If the publishers actually WANT to expose data they could solve the problem in a year. Get the authors to provide InChIs (yes, organometallics are hard) and spectra as CML. All the tools exist.
“My intuition is that the HOSE-code approach, neural network approach and LSR approach will outperform the GIAO approach. Certainly these approaches would be much faster I believe. It would be good to compare the outcome of your studies with these other prediction algorithms and if the data is open then it will make for a good study.Will it be possible to download the entire dataset with predicted list of shifts in a standard consumable format such as SDF?”
I am a supporter of the HOSE code and NN approach, but I have also been impressed with the GIAO method. The time taken is relatively unimportant. A 20-atom molecule takes a day or so, smaller ones are faster. We can run 100 jobs a day – so 30,000 a month. That’s larger than NMRShiftDB.
We shall expose everything as CML. This is far more useful than SDF – e.g. atoms and peaks have clear structures. We’ll probably use an APP (Atom Publishing Protocol)
The main effort is trying to get more data. Here we won’t outline our strategy or the publishers may try to prevent the work before it starts (Wiley sent lawyers to Shelley Batts for posting a single graph with 10 points, so what would they do for a whole spectrum?).
I have extended George Whitesides’ ideas of writing papers that in doing research one should write the final paper first (and then of course modify it as you go along). So here’s what we will have accomplished (please correct mistakes):
We adapted Rychnovksy’s method of calculating 13C NMR shifts by adding (XXX) basis set and functionals (Henry has done this). We extracted 1234 spectra with predicted 3D geometries for rigid molecules in NMRShiftDB (no acyclic-acyclic bond nodes for heavy atoms). Molecules had < = 21 heavy atoms (<= Cl). These were optimised using Gaussian XXX and the isotropic magnetic tensors calculated using correction for the known solvent. The shift was subtracted from the calculated TMS shift (in the same solvent) and the predicted shift compared with the observed.

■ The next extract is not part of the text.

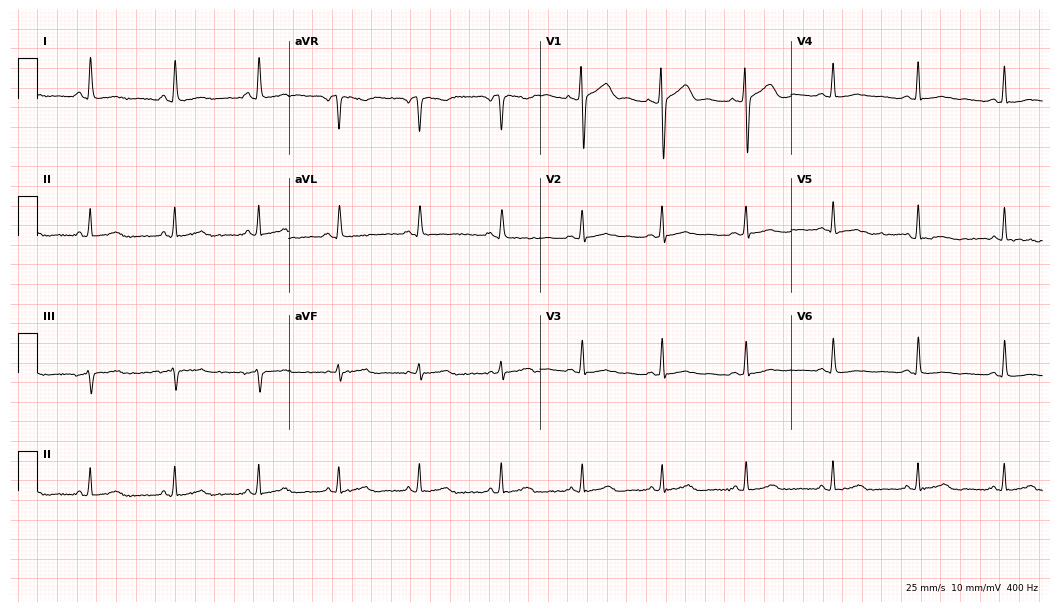
Electrocardiogram, a female, 30 years old. Of the six screened findings (first-degree AV block, right bundle branch block, left bundle branch block, sinus bradycardia, atrial fibrillation, sinus tachycardia), none is recorded.

Initially the RMS deviation was xxx. This was due to a small number of strucures where there appeared to be gross errors of assignment. These were exposed to the community who agreed that these should be removed. The RMS dropped to yyy. The largest deviations were then due to Y-C-X systems, where a correction was applied (with theoretical backing). The RMS then dropped to zzz. The main outliers then appeared to be from laboratory AAA to whom we wrote and they agreed that their output format introduced systematic errors. They have now corrected this. The RMS was now zzz. The deviations were analysed by standard chemoinformatics methods and were found to correlate with the XC(=Z)Y group which probably has two conformations. A conformational analysis of the system was undertaken for any system with this group and the contributions from different conformers averaged. The RMS now dropped to vvv.
This established a protocol for predicting NMR spectra to 99.3% confidence. We then applied this to spectra published in 2007 in major chemical journals. We found that aa% of spectra appeared to be misassigned, and that bb% of suggested structures were "wrong" – i.e. the reported chemical shifts did not fit the reported spectra values.
We argue that if spectra and compounds were published in CMLSpect in the supplemental data it would be possible for reviewers and editors to check the "correctness" on receipt of the manuscript. We wrote to all major editors. aa% agreed this was a good idea and asked us to help. bb% said they had no plans and the community liked things the way it is. cc% said that if we extracted data they would sue us. dd% failed to reply.
We are submitting this journal to the Journal of Open Chemistry as it has been rejected by J. Wonderful Chem (Toll-access) because the work has been done on the Internet and is therefore junk.